Information given
------------------------------------------------------------------------

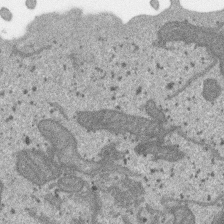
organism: Human
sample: Lung epithelial cells infected with SARS-CoV-2
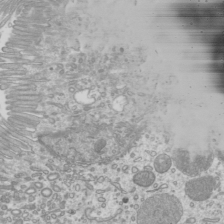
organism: Mouse
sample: Cilia; mouse epididymis
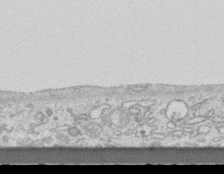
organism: Mouse
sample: Centriole in ependymal cells
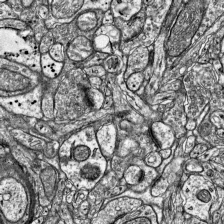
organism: Mouse
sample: Visual Cortex
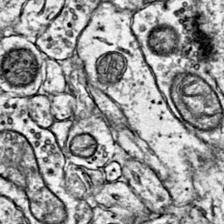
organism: Mouse
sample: Primary visual cortex
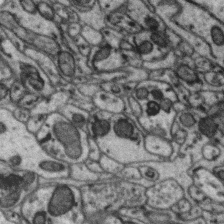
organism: Zebra finch
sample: Brain
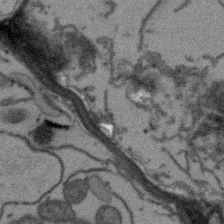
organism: Arabidopsis thaliana
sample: Root tip
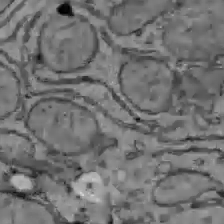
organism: C57BL Mouse
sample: Liver
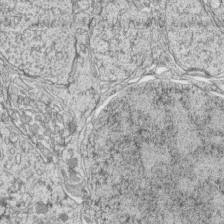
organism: Zebrafish
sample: synaptic ribbons in rod cells and cone cells
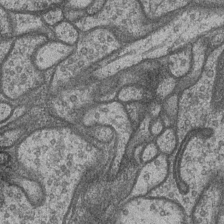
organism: Drosophila
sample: Optic medulla
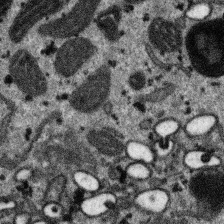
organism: Human
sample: Lung epithelial cells infected with SARS-CoV-2
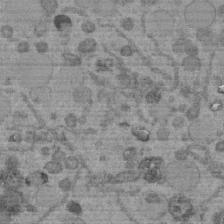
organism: C. elegans
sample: C. elegans embryo early stage
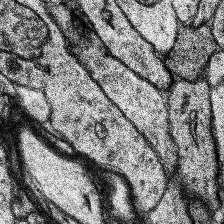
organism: Human
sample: Temporal Lobe
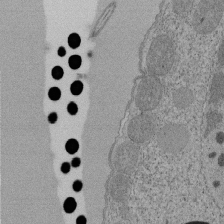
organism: Tetrahymena
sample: Cilia in tetrahymena
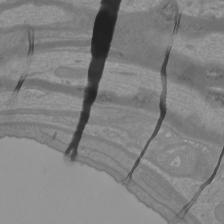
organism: Mouse
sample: Cortical neurons
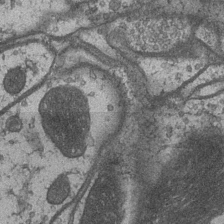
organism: Drosophila
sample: Optic medulla
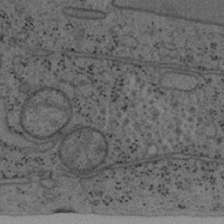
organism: Human
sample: HeLa cells
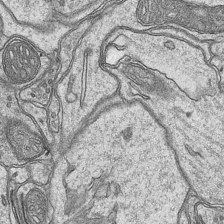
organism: Mouse
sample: CA1 Hippocampus
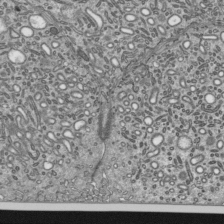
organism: Mouse
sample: Mouse epididymis efferent ductule cilia
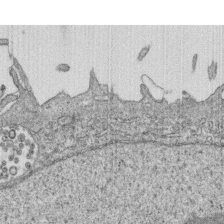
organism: Human
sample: HeLa cell HIV synapse
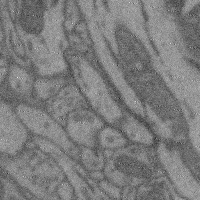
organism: Mouse
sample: Cerebral cortex
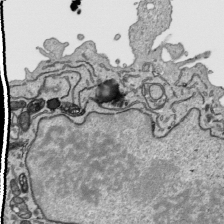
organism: Human
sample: Mitochondria in HCT116 cells
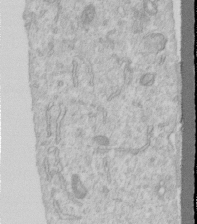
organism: Human
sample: Centriole in RPE cells
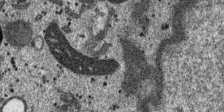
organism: Human
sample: Lung epithelial cells infected with SARS-CoV-2
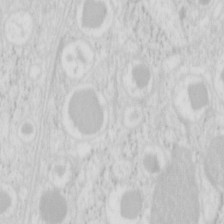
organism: Mouse
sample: Pancreas
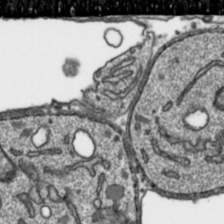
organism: Toxoplasma gondii
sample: Parasites in a vacuole inside a host cell
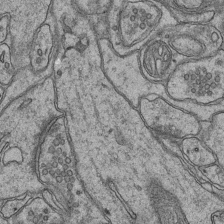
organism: Mouse
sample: CA1 Hippocampus
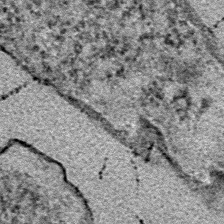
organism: E. coli
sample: E. Coli Bacteria
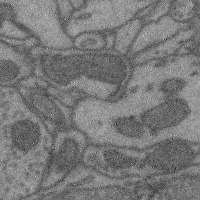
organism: Mouse
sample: Cerebral cortex
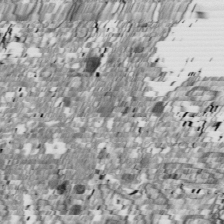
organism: Drosophila
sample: Cell division; meiosis; drosophila spermatocytes
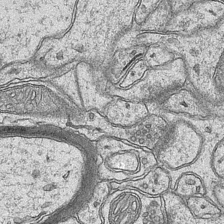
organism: Mouse
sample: CA1 Hippocampus
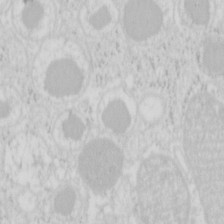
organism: Mouse
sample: Pancreas
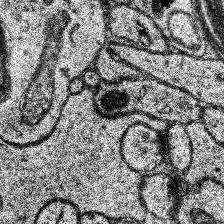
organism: Human
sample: Temporal Lobe
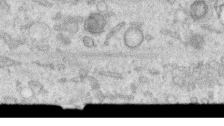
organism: Human
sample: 1205lu cells
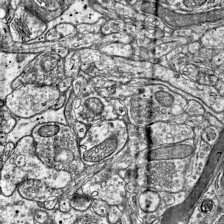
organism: Mouse
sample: Visual Cortex
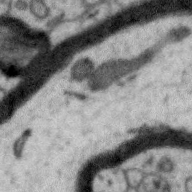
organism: Zebra finch
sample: Brain
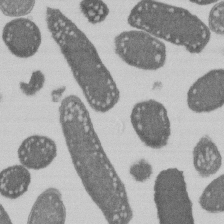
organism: E. coli
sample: Bacterial nucleoid
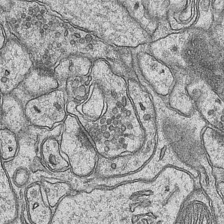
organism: Mouse
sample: CA1 Hippocampus

------------------------------------------------------------------------

Description of the task
Output the material above exactly as written and drop any images it holds.

Written response
organism: Human
sample: Lung epithelial cells infected with SARS-CoV-2
organism: Mouse
sample: Cilia; mouse epididymis
organism: Mouse
sample: Centriole in ependymal cells
organism: Mouse
sample: Visual Cortex
organism: Mouse
sample: Primary visual cortex
organism: Zebra finch
sample: Brain
organism: Arabidopsis thaliana
sample: Root tip
organism: C57BL Mouse
sample: Liver
organism: Zebrafish
sample: synaptic ribbons in rod cells and cone cells
organism: Drosophila
sample: Optic medulla
organism: Human
sample: Lung epithelial cells infected with SARS-CoV-2
organism: C. elegans
sample: C. elegans embryo early stage
organism: Human
sample: Temporal Lobe
organism: Tetrahymena
sample: Cilia in tetrahymena
organism: Mouse
sample: Cortical neurons
organism: Drosophila
sample: Optic medulla
organism: Human
sample: HeLa cells
organism: Mouse
sample: CA1 Hippocampus
organism: Mouse
sample: Mouse epididymis efferent ductule cilia
organism: Human
sample: HeLa cell HIV synapse
organism: Mouse
sample: Cerebral cortex
organism: Human
sample: Mitochondria in HCT116 cells
organism: Human
sample: Centriole in RPE cells
organism: Human
sample: Lung epithelial cells infected with SARS-CoV-2
organism: Mouse
sample: Pancreas
organism: Toxoplasma gondii
sample: Parasites in a vacuole inside a host cell
organism: Mouse
sample: CA1 Hippocampus
organism: E. coli
sample: E. Coli Bacteria
organism: Mouse
sample: Cerebral cortex
organism: Drosophila
sample: Cell division; meiosis; drosophila spermatocytes
organism: Mouse
sample: CA1 Hippocampus
organism: Mouse
sample: Pancreas
organism: Human
sample: Temporal Lobe
organism: Human
sample: 1205lu cells
organism: Mouse
sample: Visual Cortex
organism: Zebra finch
sample: Brain
organism: E. coli
sample: Bacterial nucleoid
organism: Mouse
sample: CA1 Hippocampus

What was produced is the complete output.